On 3 February, the SPLM–N shelled a market and residential areas in Kadugli, killing 44 people and injuring dozens of others.

At least 74 people were killed in an RSF attack on the village of Al-Zafa in West Kordofan on 24 April 2025. At least 13 people were killed in RSF attacks on West and South Kordofan on 31 May. Eight people were killed in an SAF drone attack on a school sheltering IDPs in Abu Zabad, West Kordofan on 10 June. More than 40 people were killed in shelling on the Al-Mujlad Hospital in Muglad, West Kordofan that was blamed on the SAF on 21 June. Eight people were killed by an SAF airstrike in Abu Zabad on 11 July, while 10 more were killed in SAF airstrikes in Abu Zabad and Al-Fulah on 13 July.
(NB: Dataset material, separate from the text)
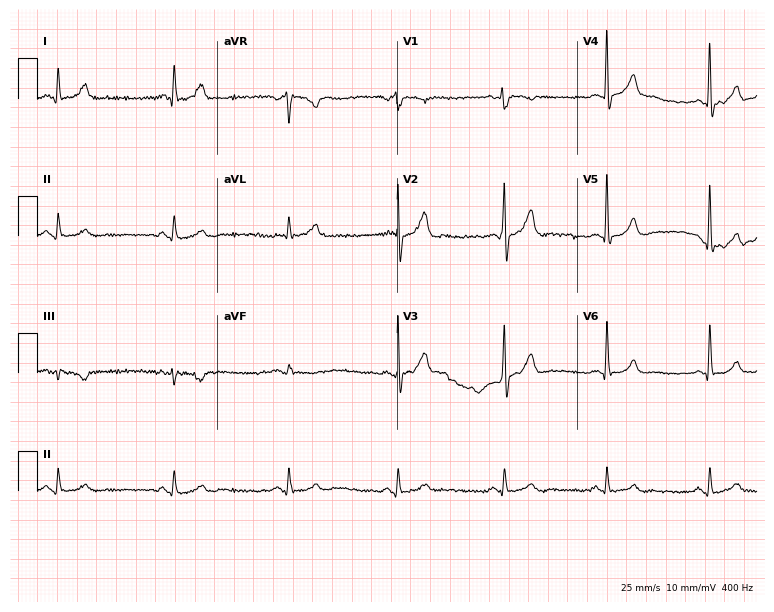
Standard 12-lead ECG recorded from a male patient, 51 years old. Read as a normal ECG.

On 14 July more than 200 people were killed by the RSF in Barah, North Kordofan. At least 32 people were killed in an RSF attack on the village of Brima Rashid in West Kordofan on 23 July and an unspecified number of civilians were killed in a suspected RSF drone attack on vehicles traveling between Umm Dam Haj Ahmed in North Kordofan and Ed Dueim in White Nile State the next day. Eighteen people were killed on 7 August in RSF attacks on the villages of Markaz Al-Ziyadia and Lamina al-Ziyadiyah in North Kordofan. Seven people were killed on 19 August in an RSF attack on the village of al-Ghabshan al-Maramrah in North Kordofan. An unspecified number of people were killed by a joint RSF and SPLM–N drone strike in Dalami, South Kordofan, on 11 October.
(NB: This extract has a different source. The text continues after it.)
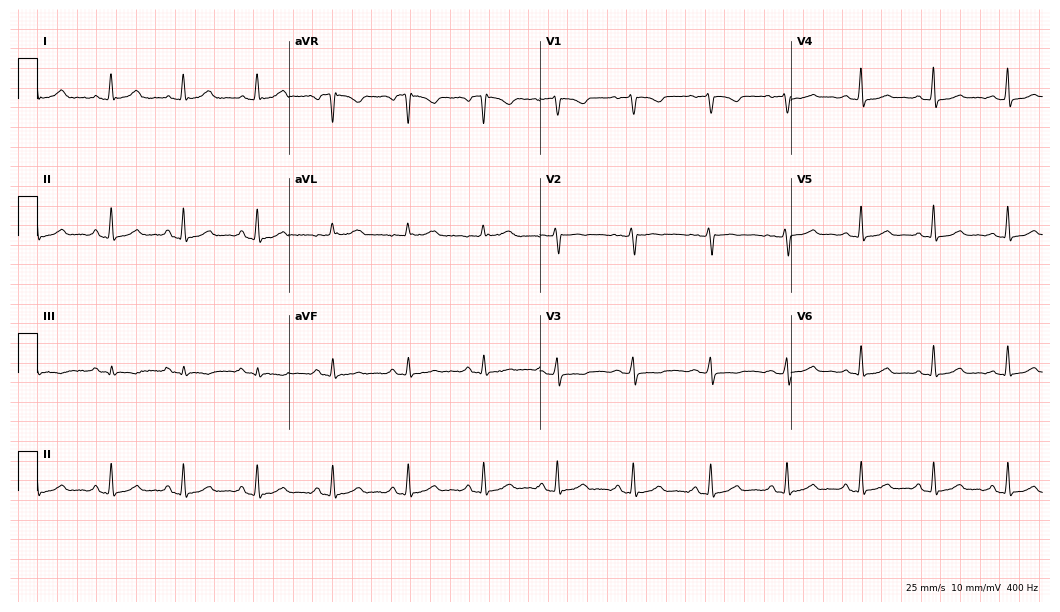
Electrocardiogram (10.2-second recording at 400 Hz), a woman, 34 years old. Of the six screened findings (first-degree AV block, right bundle branch block, left bundle branch block, sinus bradycardia, atrial fibrillation, sinus tachycardia), none is recorded.

On 29 November, the SPLM–N (al-Hilu) claimed that 45 people were killed in an SAF drone strike on the village of Kumo in the Nuba mountains of South Kordofan. On 4 December, at least 116 people, including 43 children, were killed in a drone strike blamed on the RSF in Kalogi, South Kordofan, while a WFP convoy was attacked in Hamrat El Sheikh, North Kordofan, damaging a truck and injuring its driver.

On 28 August 2026, Emergency Lawyers, an independent group documenting atrocities in Sudan, reports that eight civilians have been killed in drone strikes in the Sowdari District of North Kordofan.

=== Famine ===
On 13 August, Civilian authorities affiliated with the SPLM–N declared a state of famine over parts of South Kordofan, including the Nuba Mountains, and Blue Nile States affecting around three million people. By 17 October, at least 646 people had died from malnutrition in the Nuba Mountains. The IPC also declared a state of famine in parts of the Nuba Mountains on 24 December. The Sudanese government rejected the findings.